*TASK PROMPT*.
Using the records below, write out again exactly the lines that begin at the line containing "ساحة ومسجد الحسين" and end at the line containing "ശ്രീമദ് വിരാട് പഞ്ചമുഖ വിശ്വകർമ്മാവ്", and no other lines.

*TASK INPUT*.
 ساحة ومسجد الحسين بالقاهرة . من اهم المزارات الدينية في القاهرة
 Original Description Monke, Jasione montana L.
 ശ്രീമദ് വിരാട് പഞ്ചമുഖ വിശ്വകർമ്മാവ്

* * *

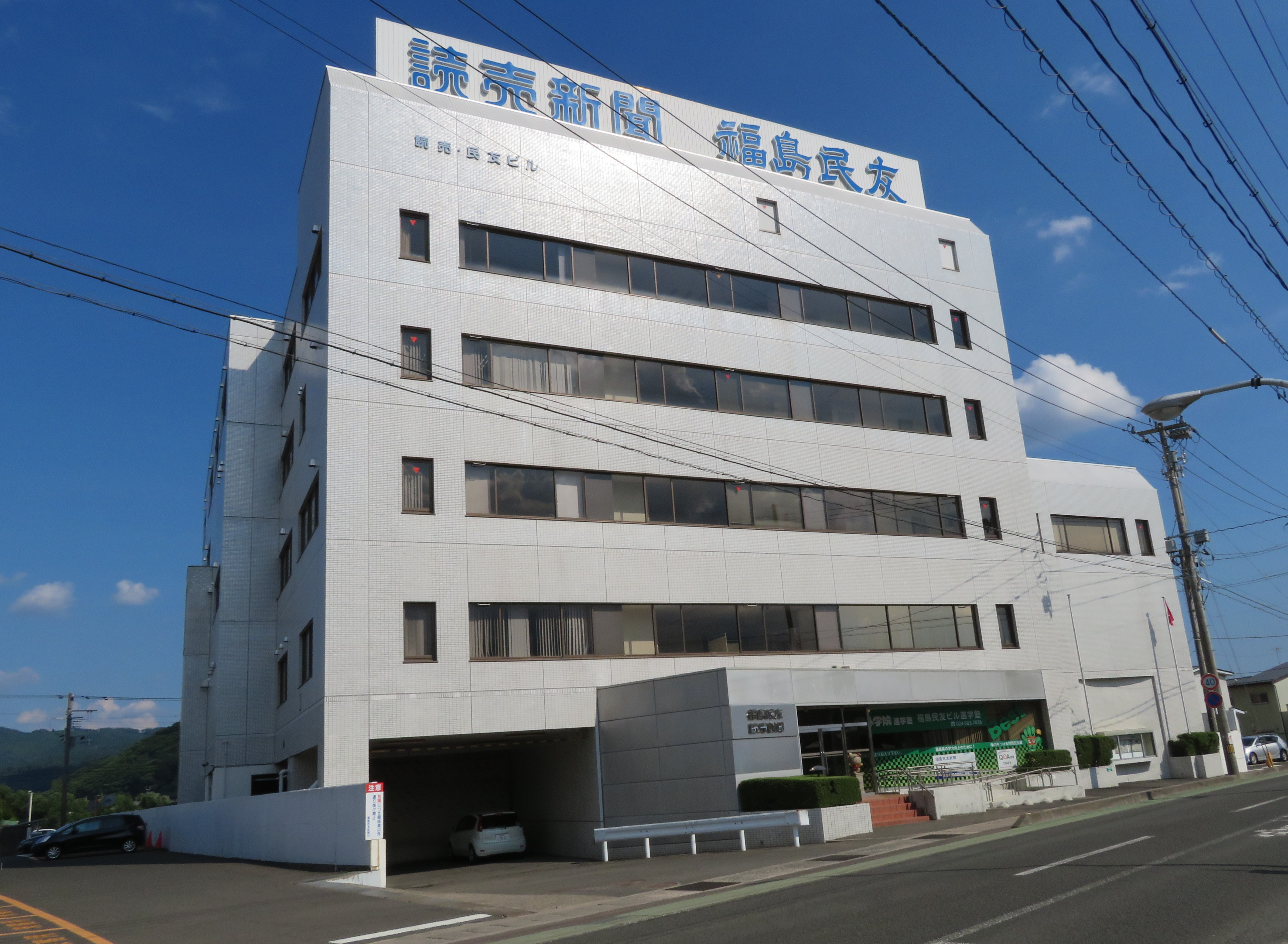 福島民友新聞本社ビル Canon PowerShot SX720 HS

==

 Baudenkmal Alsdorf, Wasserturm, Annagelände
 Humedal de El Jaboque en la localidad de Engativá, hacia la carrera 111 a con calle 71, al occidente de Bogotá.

*RESULT OF THE TASK*.
 ساحة ومسجد الحسين بالقاهرة . من اهم المزارات الدينية في القاهرة
 Original Description Monke, Jasione montana L.
 ശ്രീമദ് വിരാട് പഞ്ചമുഖ വിശ്വകർമ്മാവ്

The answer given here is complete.